Il gelo che sta accompagnando il divorzio di Andrea Belotti dal «suo» Toro mette tristezza. Non siamo di fronte all’epica di «un» Valentino, ma alla saga di un guerriero che molto ha avuto e tutto ha dato. Il Gallo ha 28 anni. In passato Juventus e Milan si sarebbero svenati, pur di reclutarlo. Oggi, che di cartellino non costa nulla, è ancora in bilico. Fra i motivi dello stallo, non escludo il basso profilo della Serie A. «Anche» per questo sono tornati Romelu Lukaku (all’Inter) e Paul Pogba (alla Juventus): nella giungla della Premier è dura, meglio i nostri giardini.

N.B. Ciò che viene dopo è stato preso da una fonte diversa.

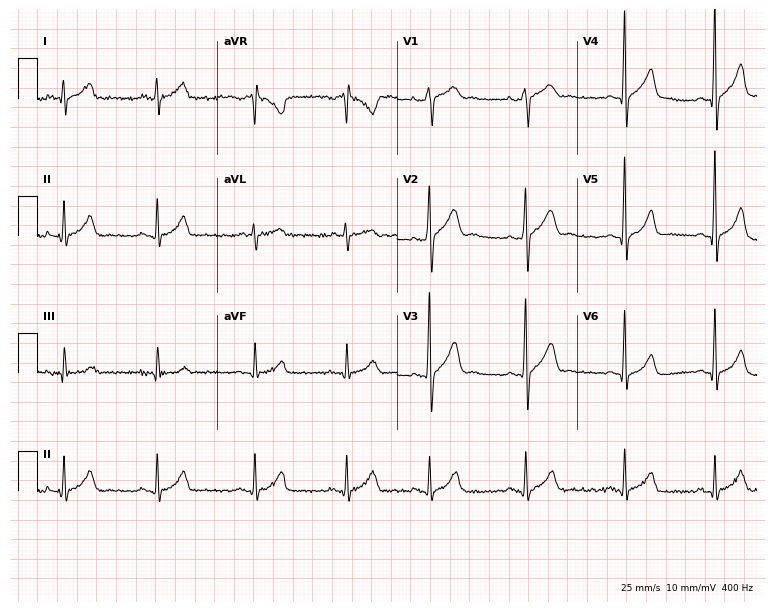
Resting 12-lead electrocardiogram (7.3-second recording at 400 Hz). Patient: a 27-year-old man. Read as a normal ECG.
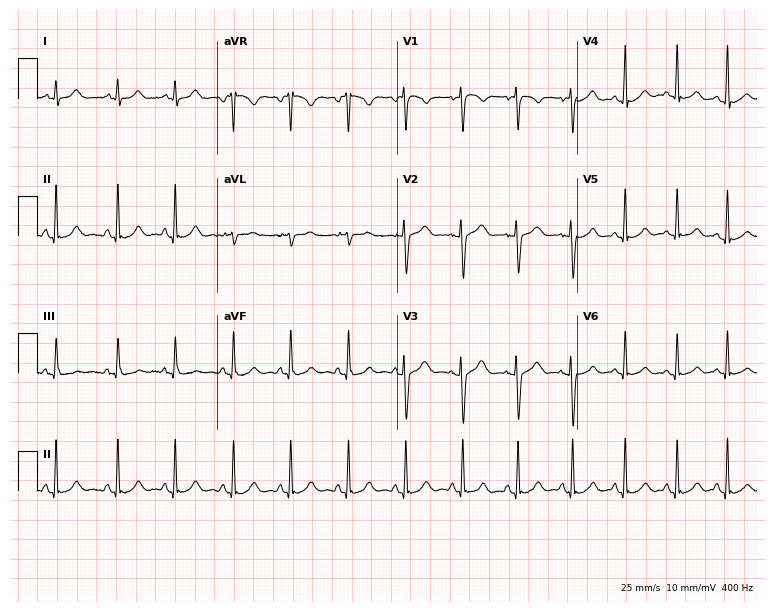
Electrocardiogram, a woman, 17 years old. Interpretation includes sinus tachycardia (a sinus rate of 100 beats per minute or more).

Federico Bernardeschi è un altro svincolato. Da Firenze ai gobbi si è smarrito a livello tattico mentre, sul piano pratico, non ha fretta. E Dybala? Il più talentuoso fra color che sono sospesi, tanta Juventus alle spalle e chissà cosa oltre. Il 15 novembre saranno 29. La zavorra è costituita dal fisico, non meno fragile del carattere. Inter, Milan e Roma lo aspettano al varco. Da Monza, lo corteggerebbe addirittura il Cavaliere. Di estero non si parla più. La Joya è un numero dieci. Arrigo Sacchi l’ha avvisato dal pulpito della rosea: «Dovrà mettersi a disposizione, partecipare alla fase di recupero del pallone e puntare sulla velocità. Il calcio moderno è un calcio di movimento». Vi prego: non raccontate in giro che è quello che, più o meno, gli chiedeva Massimiliano Allegri.